Auch der Kostenblock „Sanierung altes Rathaus“ sehen wir diskussionswürdig. Wollen wir wirklich immer hohe Summen in ältere Gebäude stecken ohne daraus einen finanziellen Mehrwert zu genieren. Bringen uns diese historischen Gebäude wirklich höhere Tourismuseinnahmen, so dass sich deren „Rettung“ lohnt.

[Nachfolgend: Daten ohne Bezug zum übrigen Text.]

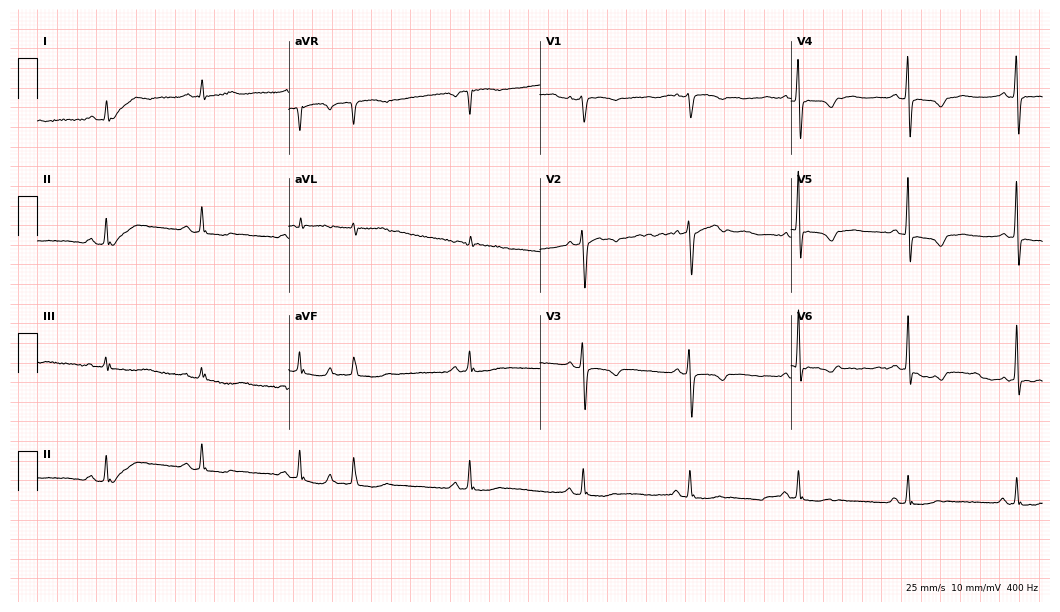
12-lead ECG from a woman, 59 years old (10.2-second recording at 400 Hz). No first-degree AV block, right bundle branch block (RBBB), left bundle branch block (LBBB), sinus bradycardia, atrial fibrillation (AF) or sinus tachycardia recorded for this tracing. Findings outside these six are not listed.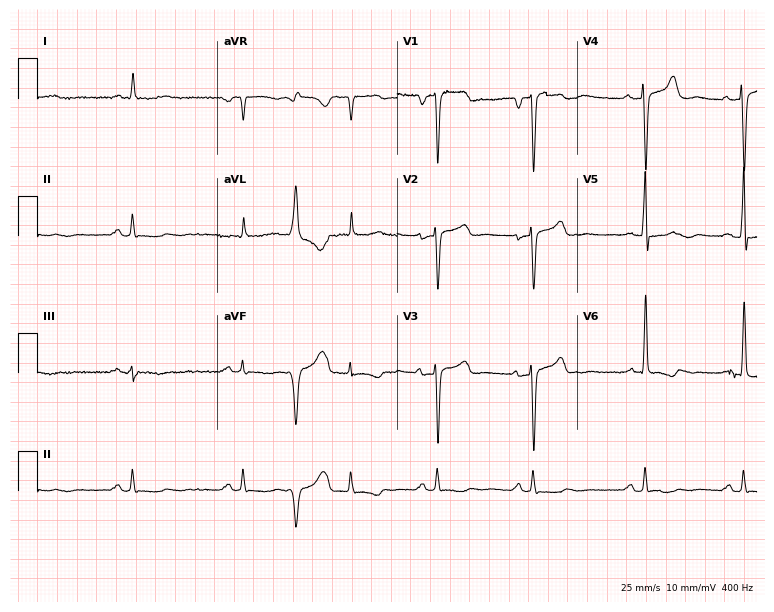
Electrocardiogram, a male, 68 years old. Of the six screened findings (first-degree AV block, right bundle branch block, left bundle branch block, sinus bradycardia, atrial fibrillation, sinus tachycardia), none is recorded.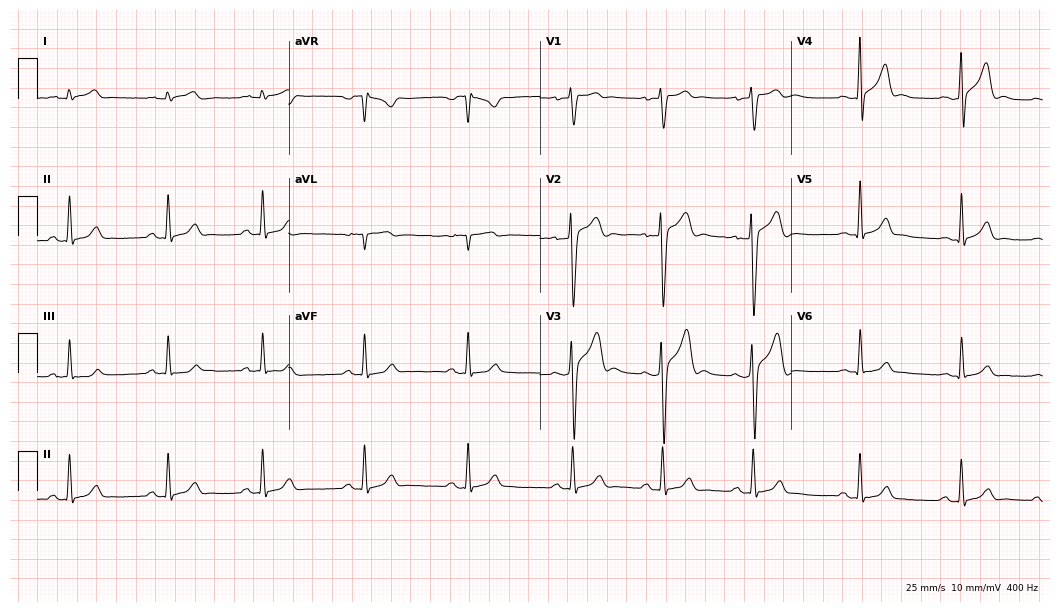
Electrocardiogram (10.2-second recording at 400 Hz), a man, 21 years old. Overall reading on record: normal ECG.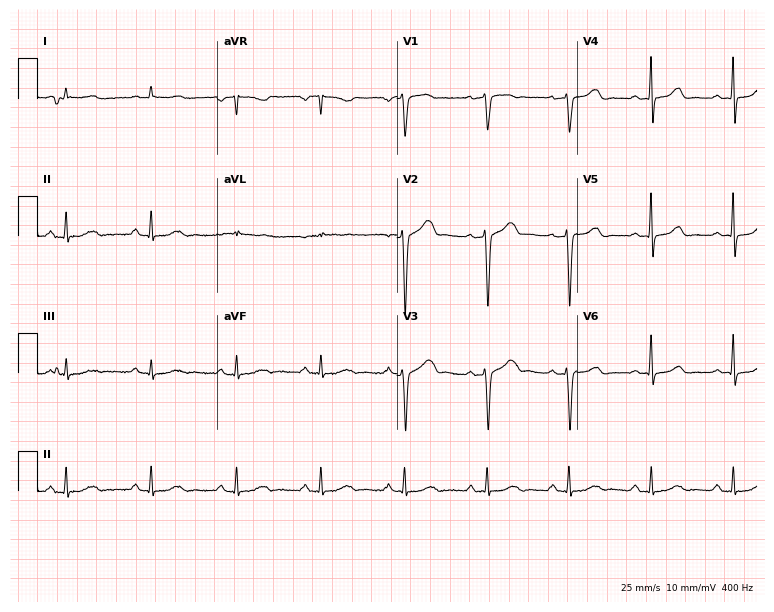
Resting 12-lead electrocardiogram (7.3-second recording at 400 Hz). Patient: a woman, 54 years old. Read as a normal ECG.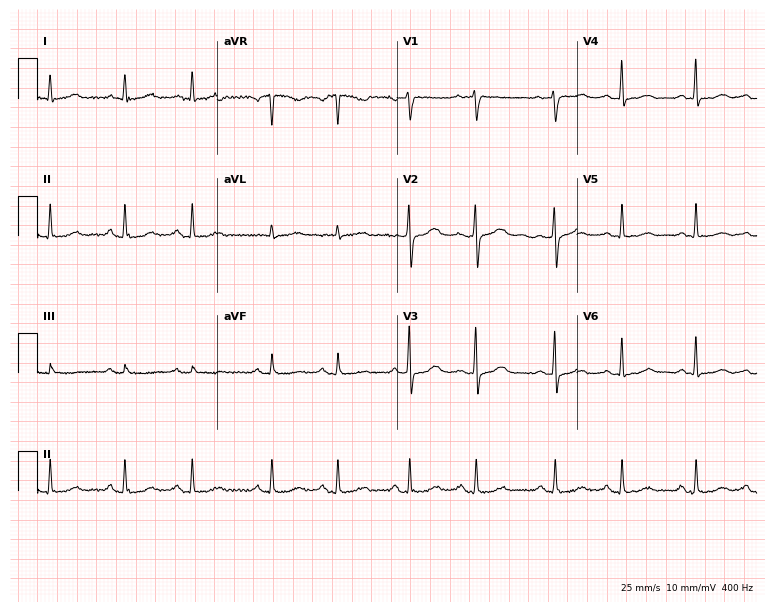
12-lead ECG from a 49-year-old female patient. Labelled as a normal ECG.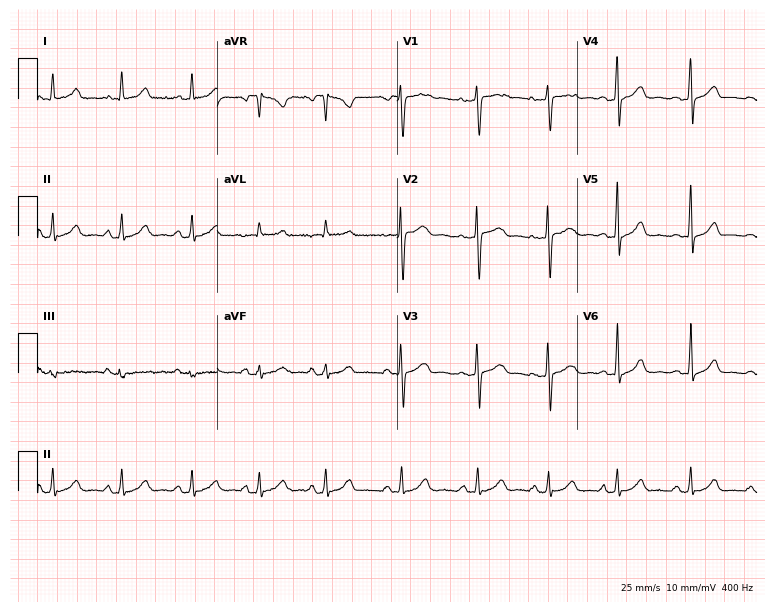
12-lead ECG from a female, 32 years old (7.3-second recording at 400 Hz). No first-degree AV block, right bundle branch block (RBBB), left bundle branch block (LBBB), sinus bradycardia, atrial fibrillation (AF) or sinus tachycardia recorded for this tracing. Only these six findings were labelled.

Hier wünschen wir uns über eine Professionalisierung im Bereich Tourismus nachzudenken, sollte sich dies als interessantes Feld für Neckarbischofsheim erweisen. 

Das war es nun mit der Betrachtung einzelner Positionen und ich komme auch langsam zum Ende meiner Rede.

Wir raten heute ausnahmsweise zu einer haushaltspolitischen Entspannungsübung. Damit sie uns nicht falsch verstehen: Natürlich können und müssen wir Wege zu einem ausgeglichenen Haushalt auch mit dem neuen Haushaltsrecht finden. Wenn uns das aber nicht gleich im ersten oder zweiten Jahr gelingt, droht uns offenbar nicht gleich die Nichtgenehmigung unseres Haushalts. Ob der Einstieg in die Kreditfinanzierung haushaltspolitisch auf die nächsten Jahre hin gesehen konstruktiv verläuft oder nicht, hängt entscheidend davon ab, ob die Entwicklung des Schuldendienstes uns einen ausreichend großen Gestaltungsspielraum für unsere sonstigen Aufgaben lässt. Das immer genau im Blick zu haben, das haben wir in den letzten Jahren verlernt, das müssen wir jetzt wieder lernen und dann wird es auch gut in Neckarbischofsheim. Die Botschaft muss sein: Keine unzeitgemäßen Investitionen in Projekte, die einzelne bzw. deren Bequemlichkeit entlasten, aber die Gesamtheit auf Dauer viel zu stark belasten.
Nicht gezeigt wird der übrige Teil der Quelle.